Print all the records below exactly as they stand, but leave out the pictures.

'''

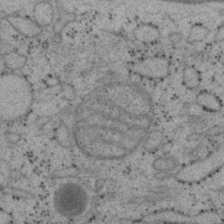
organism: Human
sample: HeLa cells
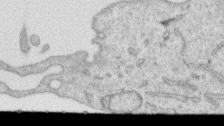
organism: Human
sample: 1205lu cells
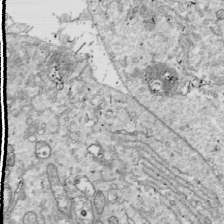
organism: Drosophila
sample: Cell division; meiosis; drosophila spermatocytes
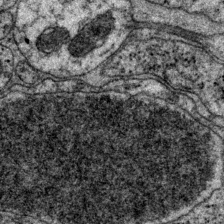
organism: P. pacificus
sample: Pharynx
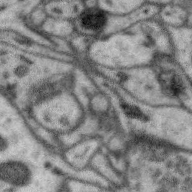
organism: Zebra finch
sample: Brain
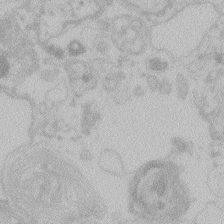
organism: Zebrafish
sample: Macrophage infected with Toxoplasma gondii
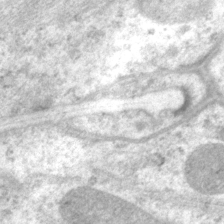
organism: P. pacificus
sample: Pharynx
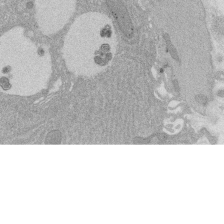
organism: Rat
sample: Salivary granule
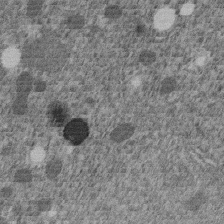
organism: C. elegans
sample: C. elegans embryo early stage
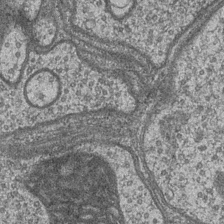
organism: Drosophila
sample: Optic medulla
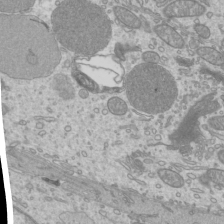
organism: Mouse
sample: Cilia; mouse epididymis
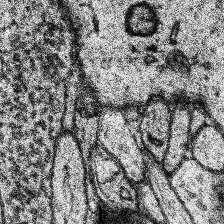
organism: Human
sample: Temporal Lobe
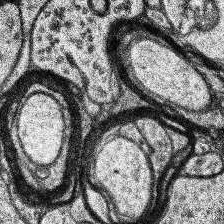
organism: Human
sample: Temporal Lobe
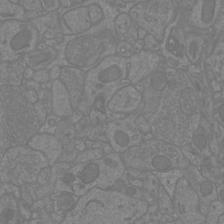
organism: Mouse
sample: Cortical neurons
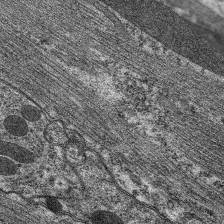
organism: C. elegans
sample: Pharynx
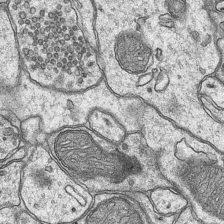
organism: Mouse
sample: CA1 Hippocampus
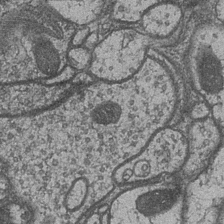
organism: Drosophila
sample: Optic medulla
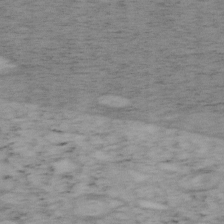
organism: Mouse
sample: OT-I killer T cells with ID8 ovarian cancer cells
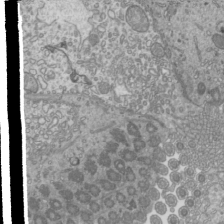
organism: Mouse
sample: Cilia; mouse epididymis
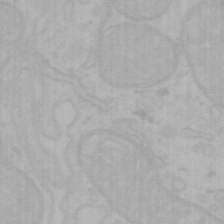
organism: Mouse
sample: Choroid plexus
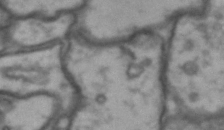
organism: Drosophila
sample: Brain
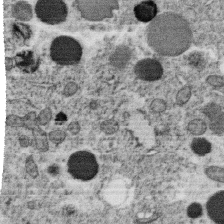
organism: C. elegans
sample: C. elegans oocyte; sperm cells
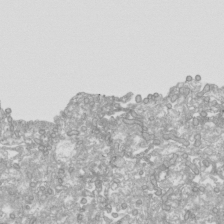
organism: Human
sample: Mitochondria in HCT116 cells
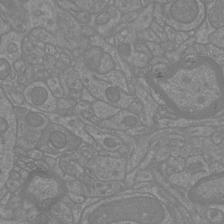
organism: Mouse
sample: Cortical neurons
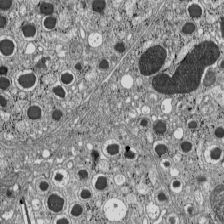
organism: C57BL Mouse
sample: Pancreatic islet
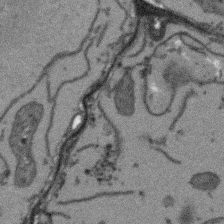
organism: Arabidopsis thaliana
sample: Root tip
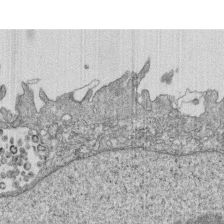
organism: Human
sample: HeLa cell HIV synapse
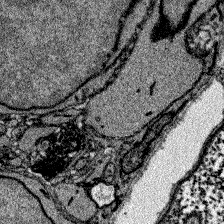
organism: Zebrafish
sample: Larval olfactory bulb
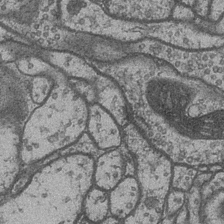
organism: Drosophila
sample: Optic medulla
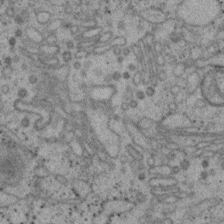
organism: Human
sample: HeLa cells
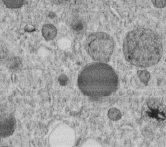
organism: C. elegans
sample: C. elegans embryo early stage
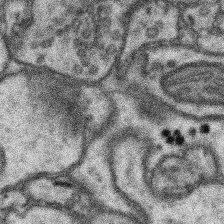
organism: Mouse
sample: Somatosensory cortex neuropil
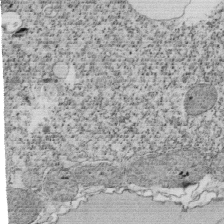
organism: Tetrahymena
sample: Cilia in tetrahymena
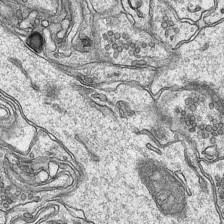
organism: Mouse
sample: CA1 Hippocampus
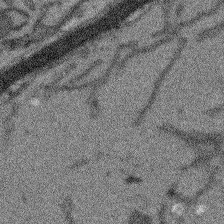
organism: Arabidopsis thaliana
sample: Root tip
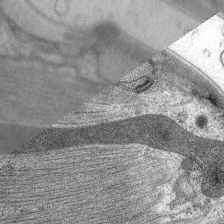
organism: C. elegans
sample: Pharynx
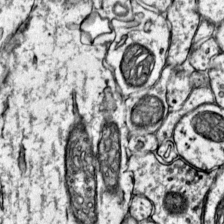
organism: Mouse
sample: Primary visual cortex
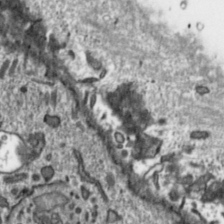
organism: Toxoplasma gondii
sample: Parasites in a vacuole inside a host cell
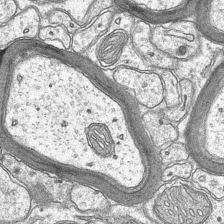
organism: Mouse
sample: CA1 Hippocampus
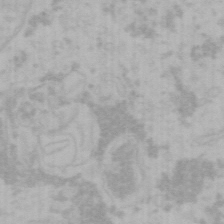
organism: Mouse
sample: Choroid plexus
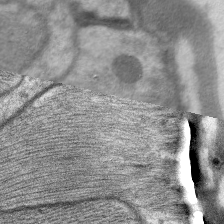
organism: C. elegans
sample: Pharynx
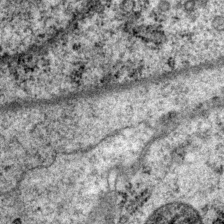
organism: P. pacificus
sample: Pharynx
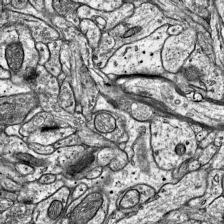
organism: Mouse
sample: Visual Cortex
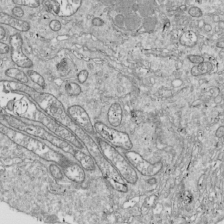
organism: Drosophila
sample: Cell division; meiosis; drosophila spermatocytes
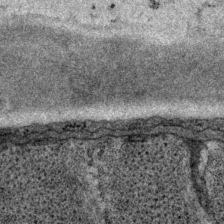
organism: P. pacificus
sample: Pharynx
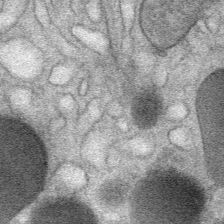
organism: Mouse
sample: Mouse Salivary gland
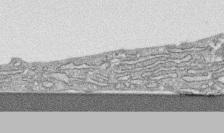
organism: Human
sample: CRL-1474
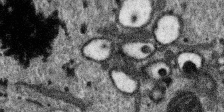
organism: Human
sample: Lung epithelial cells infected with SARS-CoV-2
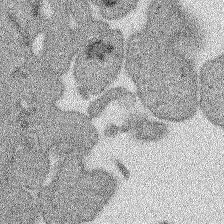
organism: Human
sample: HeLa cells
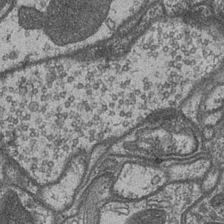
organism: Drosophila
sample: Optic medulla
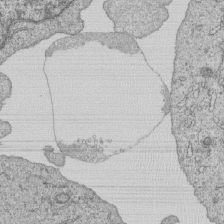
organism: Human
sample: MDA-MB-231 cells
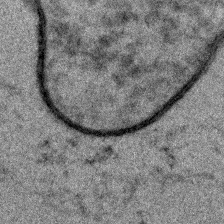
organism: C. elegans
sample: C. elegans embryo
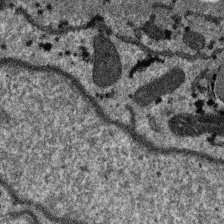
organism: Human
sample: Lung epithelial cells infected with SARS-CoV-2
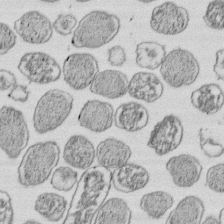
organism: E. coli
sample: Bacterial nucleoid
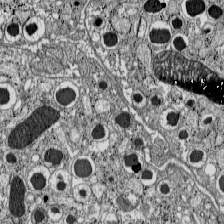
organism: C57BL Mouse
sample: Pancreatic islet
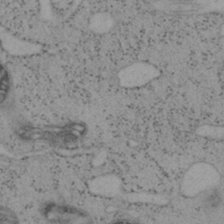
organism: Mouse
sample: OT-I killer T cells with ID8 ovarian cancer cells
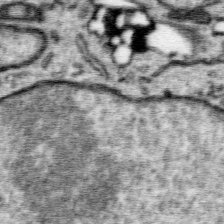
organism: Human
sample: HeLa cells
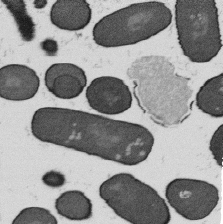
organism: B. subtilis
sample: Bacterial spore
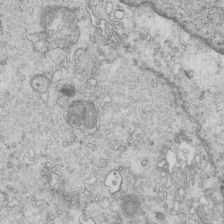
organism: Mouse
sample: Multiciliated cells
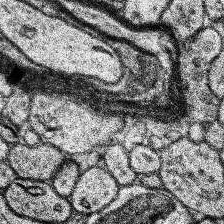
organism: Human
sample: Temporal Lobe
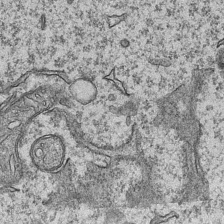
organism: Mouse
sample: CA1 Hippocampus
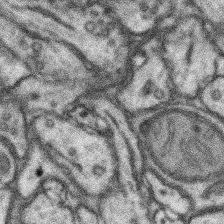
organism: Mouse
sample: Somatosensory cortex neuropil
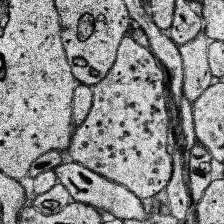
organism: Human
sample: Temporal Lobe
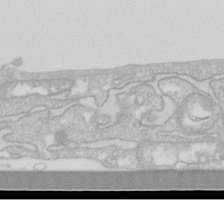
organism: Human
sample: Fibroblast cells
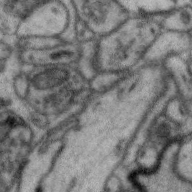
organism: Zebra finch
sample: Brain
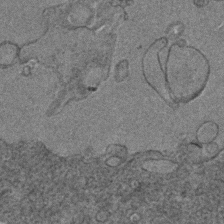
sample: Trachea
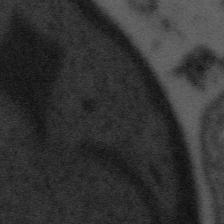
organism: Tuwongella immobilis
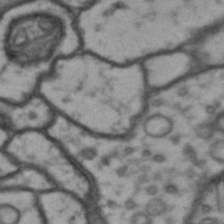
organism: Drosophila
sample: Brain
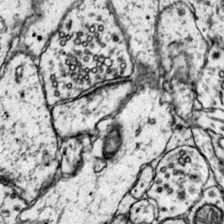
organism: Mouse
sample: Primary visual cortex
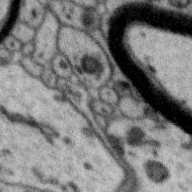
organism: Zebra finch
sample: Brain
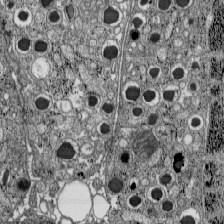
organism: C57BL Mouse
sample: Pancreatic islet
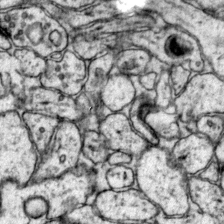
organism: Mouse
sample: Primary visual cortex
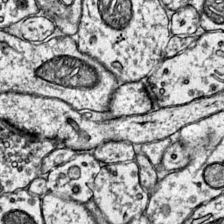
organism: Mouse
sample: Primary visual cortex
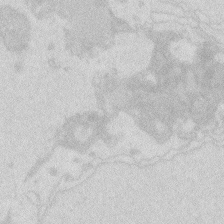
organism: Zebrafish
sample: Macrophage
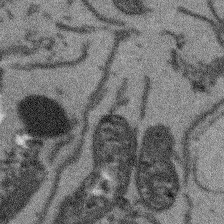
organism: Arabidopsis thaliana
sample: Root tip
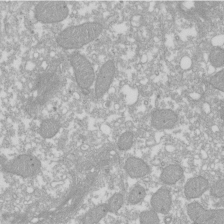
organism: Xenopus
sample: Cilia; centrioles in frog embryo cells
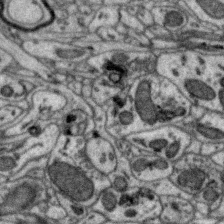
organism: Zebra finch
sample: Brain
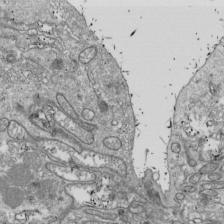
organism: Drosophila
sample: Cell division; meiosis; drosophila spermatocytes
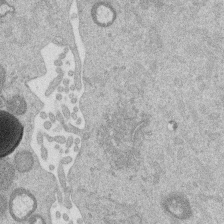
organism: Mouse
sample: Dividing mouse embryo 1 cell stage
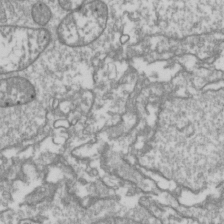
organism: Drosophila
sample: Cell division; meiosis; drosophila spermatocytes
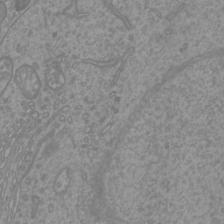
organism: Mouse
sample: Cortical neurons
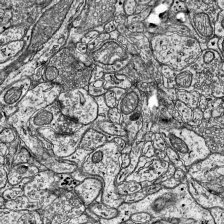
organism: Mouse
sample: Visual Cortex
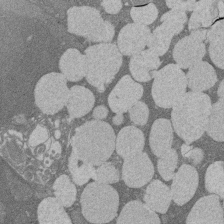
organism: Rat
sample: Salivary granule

'''

### [ANSWER SPACE]
organism: Human
sample: HeLa cells
organism: Human
sample: 1205lu cells
organism: Drosophila
sample: Cell division; meiosis; drosophila spermatocytes
organism: P. pacificus
sample: Pharynx
organism: Zebra finch
sample: Brain
organism: Zebrafish
sample: Macrophage infected with Toxoplasma gondii
organism: P. pacificus
sample: Pharynx
organism: Rat
sample: Salivary granule
organism: C. elegans
sample: C. elegans embryo early stage
organism: Drosophila
sample: Optic medulla
organism: Mouse
sample: Cilia; mouse epididymis
organism: Human
sample: Temporal Lobe
organism: Human
sample: Temporal Lobe
organism: Mouse
sample: Cortical neurons
organism: C. elegans
sample: Pharynx
organism: Mouse
sample: CA1 Hippocampus
organism: Drosophila
sample: Optic medulla
organism: Mouse
sample: OT-I killer T cells with ID8 ovarian cancer cells
organism: Mouse
sample: Cilia; mouse epididymis
organism: Mouse
sample: Choroid plexus
organism: Drosophila
sample: Brain
organism: C. elegans
sample: C. elegans oocyte; sperm cells
organism: Human
sample: Mitochondria in HCT116 cells
organism: Mouse
sample: Cortical neurons
organism: C57BL Mouse
sample: Pancreatic islet
organism: Arabidopsis thaliana
sample: Root tip
organism: Human
sample: HeLa cell HIV synapse
organism: Zebrafish
sample: Larval olfactory bulb
organism: Drosophila
sample: Optic medulla
organism: Human
sample: HeLa cells
organism: C. elegans
sample: C. elegans embryo early stage
organism: Mouse
sample: Somatosensory cortex neuropil
organism: Tetrahymena
sample: Cilia in tetrahymena
organism: Mouse
sample: CA1 Hippocampus
organism: Arabidopsis thaliana
sample: Root tip
organism: C. elegans
sample: Pharynx
organism: Mouse
sample: Primary visual cortex
organism: Toxoplasma gondii
sample: Parasites in a vacuole inside a host cell
organism: Mouse
sample: CA1 Hippocampus
organism: Mouse
sample: Choroid plexus
organism: C. elegans
sample: Pharynx
organism: P. pacificus
sample: Pharynx
organism: Mouse
sample: Visual Cortex
organism: Drosophila
sample: Cell division; meiosis; drosophila spermatocytes
organism: P. pacificus
sample: Pharynx
organism: Mouse
sample: Mouse Salivary gland
organism: Human
sample: CRL-1474
organism: Human
sample: Lung epithelial cells infected with SARS-CoV-2
organism: Human
sample: HeLa cells
organism: Drosophila
sample: Optic medulla
organism: Human
sample: MDA-MB-231 cells
organism: C. elegans
sample: C. elegans embryo
organism: Human
sample: Lung epithelial cells infected with SARS-CoV-2
organism: E. coli
sample: Bacterial nucleoid
organism: C57BL Mouse
sample: Pancreatic islet
organism: Mouse
sample: OT-I killer T cells with ID8 ovarian cancer cells
organism: Human
sample: HeLa cells
organism: B. subtilis
sample: Bacterial spore
organism: Mouse
sample: Multiciliated cells
organism: Human
sample: Temporal Lobe
organism: Mouse
sample: CA1 Hippocampus
organism: Mouse
sample: Somatosensory cortex neuropil
organism: Human
sample: Temporal Lobe
organism: Human
sample: Fibroblast cells
organism: Zebra finch
sample: Brain
sample: Trachea
organism: Tuwongella immobilis
organism: Drosophila
sample: Brain
organism: Mouse
sample: Primary visual cortex
organism: Zebra finch
sample: Brain
organism: C57BL Mouse
sample: Pancreatic islet
organism: Mouse
sample: Primary visual cortex
organism: Mouse
sample: Primary visual cortex
organism: Zebrafish
sample: Macrophage
organism: Arabidopsis thaliana
sample: Root tip
organism: Xenopus
sample: Cilia; centrioles in frog embryo cells
organism: Zebra finch
sample: Brain
organism: Drosophila
sample: Cell division; meiosis; drosophila spermatocytes
organism: Mouse
sample: Dividing mouse embryo 1 cell stage
organism: Drosophila
sample: Cell division; meiosis; drosophila spermatocytes
organism: Mouse
sample: Cortical neurons
organism: Mouse
sample: Visual Cortex
organism: Rat
sample: Salivary granule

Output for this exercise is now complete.